051  *     In the following comments , the character _ should be read as
052  *     "of the global array".
053  
054  *     NOTATION STORED IN EXPLANATION
055  *     --- ------------ -------------- --------------------------------------
056  *     DTYPE_A(global) DESCA( DTYPE_ )The descriptor type. In this case ,
057  *     DTYPE_A = 1.
058  *     CTXT_A(global) DESCA( CTXT_ ) The BLACS context handle , indicating
059  *     the BLACS process grid A is distribu -
060  *     ted over. The context itself is glo -
061  *     bal , but the handle(the integer
062  *     value) may vary.
063  *     M_A(global) DESCA( M_ ) The number of rows in the global
064  *     array A.
065  *     N_A(global) DESCA( N_ ) The number of columns in the global
066  *     array A.
067  *     MB_A(global) DESCA( MB_ ) The blocking factor used to distribute
068  *     the rows of the array.
069  *     NB_A(global) DESCA( NB_ ) The blocking factor used to distribute
070  *     the columns of the array.
071  *     RSRC_A(global) DESCA( RSRC_ ) The process row over which the first
072  *     row of the array A is distributed.

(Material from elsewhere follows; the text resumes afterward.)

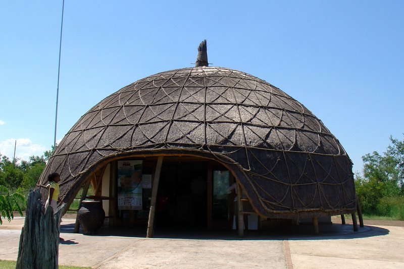 Eie foto. Phabeni, Nasionale Krugerwildtuin.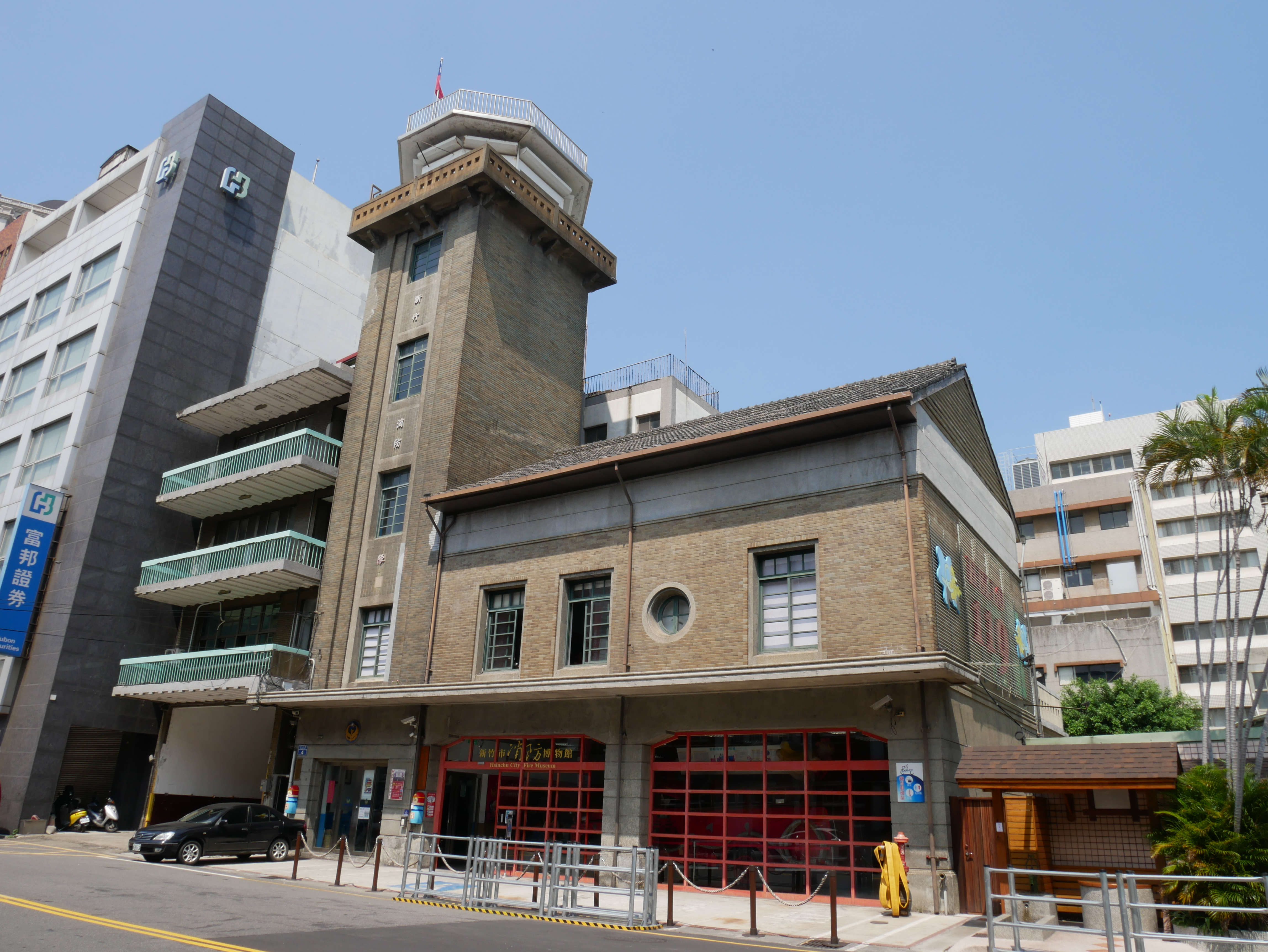 中文（台灣）: 新竹消防組遠景，新竹市北區北門聯里大同里

073  *     CSRC_A(global) DESCA( CSRC_ ) The process column over which the
074  *     first column of the array A is
075  *     distributed.
076  *     LLD_A(local) DESCA( LLD_ ) The leading dimension of the local
077  *     array. LLD_A >= MAX(1 , LOCr(M_A)).
078  
079  *     Let K be the number of rows or columns of a distributed matrix ,
080  *     and assume that its process grid has dimension p x q.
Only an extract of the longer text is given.